Его регистратором оказалась девушка возрастом, казалось, едва окончившая университет. Большими и наивными глазами она осмотрела Сенпека, будто на приеме врача, а потом закидала вопросами по списку в руках. Кроме прочего, его спросили, как долго он пишет, чем занимался раньше, какое образование и тэ дэ, и все под запись на камеру. И когда Сенпек уже почувствовал ломоту в шее и спине, регистратор протянула ему анкету для заполнения и лист бумаги. В анкете оказалось вопросы по списку, на которые пришлось ответить еще и письменно. Вокруг слышится симфония нажатия кнопок авторучек, шуршание стержней по желтоватой бумаге. Заполнив в тестовом режиме все графы, рассказав обо всех написанных книгах, он вернул анкету и приступил к чтению листа. Марка уведомляли о новом законе, о запрете сочинительства (кроме оговоренных случаев подлинных историй), о запрете выезда за границу, как потенциально опасное лицо, о необходимости отчитываться прикрепленному инспектору каждый месяц (видимо, Мухоловскому), и беспрепятственному разрешению обыска своей квартиры и прочего. Вскоре у Марка запершило горло, вспотели ладони и он, подобно, Нолоу, попытался что-то объяснить регистратору. На долю секунды ему показалось, что она заплачет и пожалеет его, даже обнимет. Но она поджала напомаженные губы и только сказала, чтобы Сенпек нашел себе «полезное занятие»:
Перестаньте отравлять наши умы, господин Сенпек.

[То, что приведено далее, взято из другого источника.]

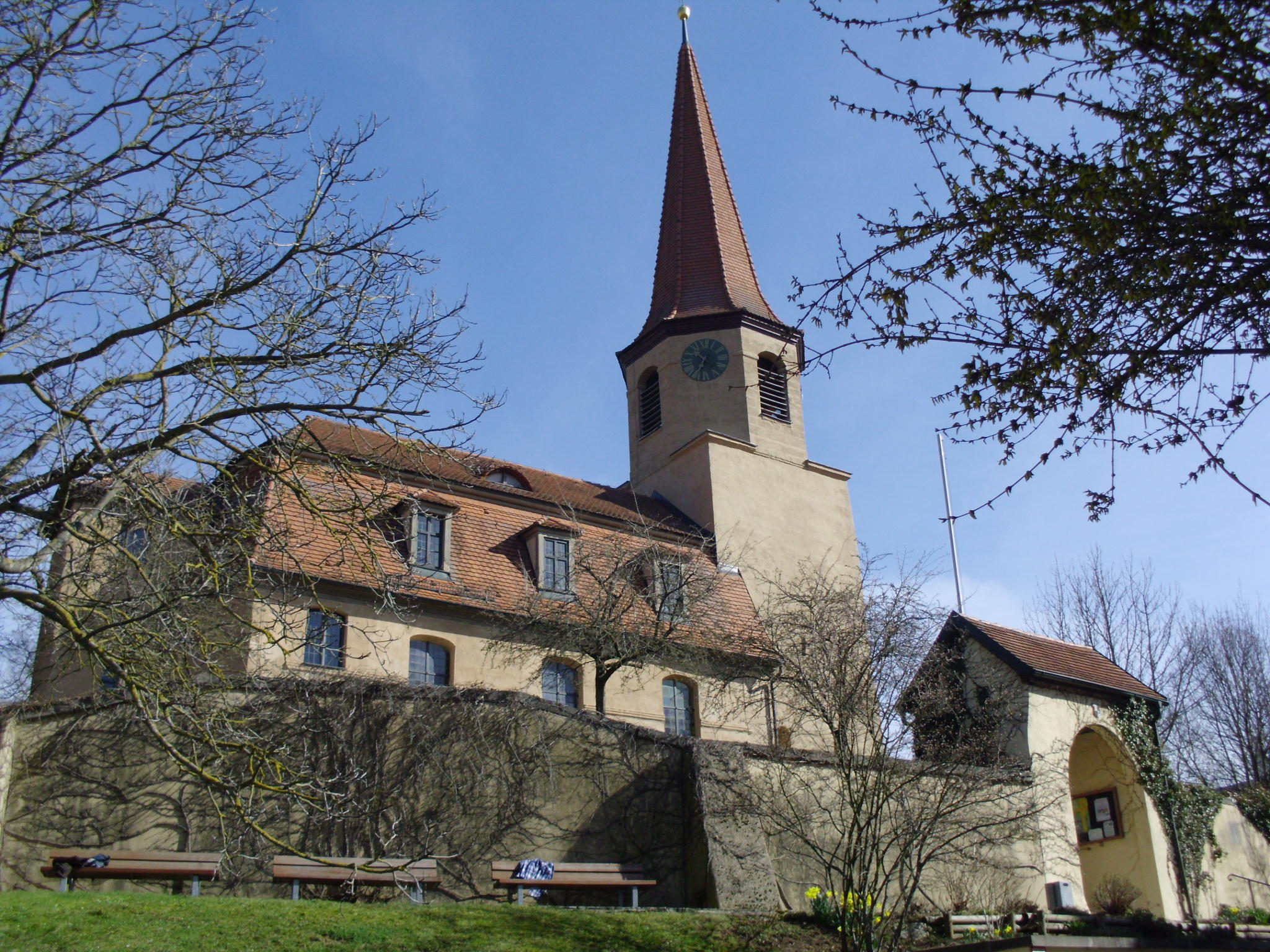 Evang.-Luth. Pfarrkirche St. Michael in Pfofeld im Landkreis Weißenburg-Gunzenhausen, Süd-West-Anscicht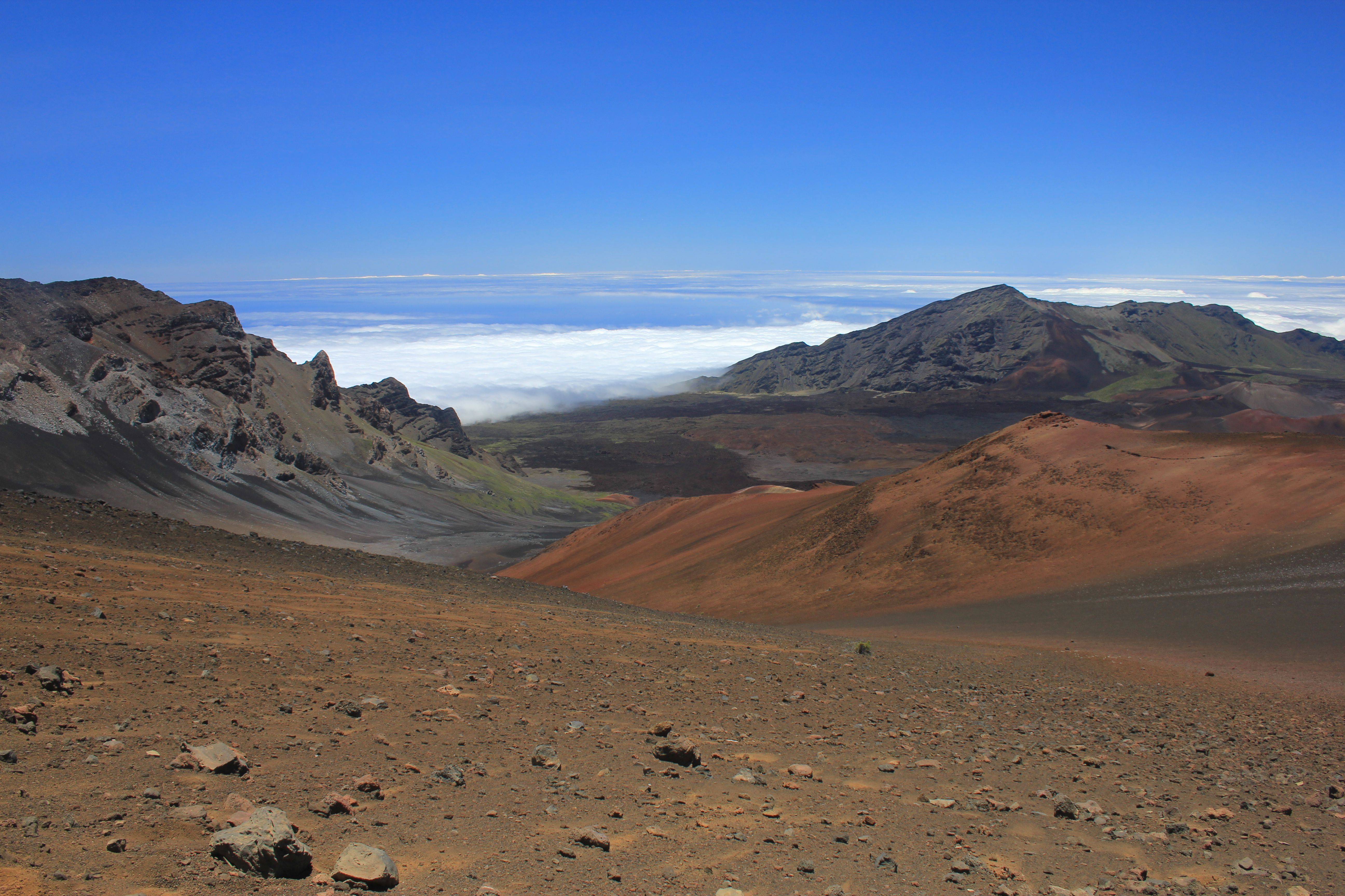 Sliding sands trail, Haleakala, Maui

Миниатюрная и тонкая она оказалась неприятным и тяжелым человеком.
Что же мне делать? громко спрашивает Марк, подписывая бумаги.
Поставив печать в паспорте, девушка молчаливо протянула ему документ и пропуск на выход из Контроля.
***
Качаясь на поворотах в такси, Марк пролистал паспорт и нашел печать, означающую, что теперь он зарегистрированный писатель под надзором КВ, то есть Контроля Воображения. У него загорелись уши, будто бы вновь мать таскала за них по двору в наказание за прочитанные комиксы. Ему пришлось пристегнуться, потому что назойливый компьютерный голос призывал его подумать о безопасности уже несколько кварталов. А еще из-за плексигласовой перегородки на него недовольно посматривал таксист, тоже как бы требуя щелкнуть ремнем сиденья.
Остановившись на светофоре, водитель приоткрыл окно и закурил одну из тех дешевых сигарет, которые Марк обычно обходил стороной, демонстративно закрывая нос прищепкой своих плотно согнутых пальцев. Старые сигареты, которые должны были давно исчезнуть на пыльных полках склада истории, сигареты, которые курил один из его дедов, кто именно, он не помнил.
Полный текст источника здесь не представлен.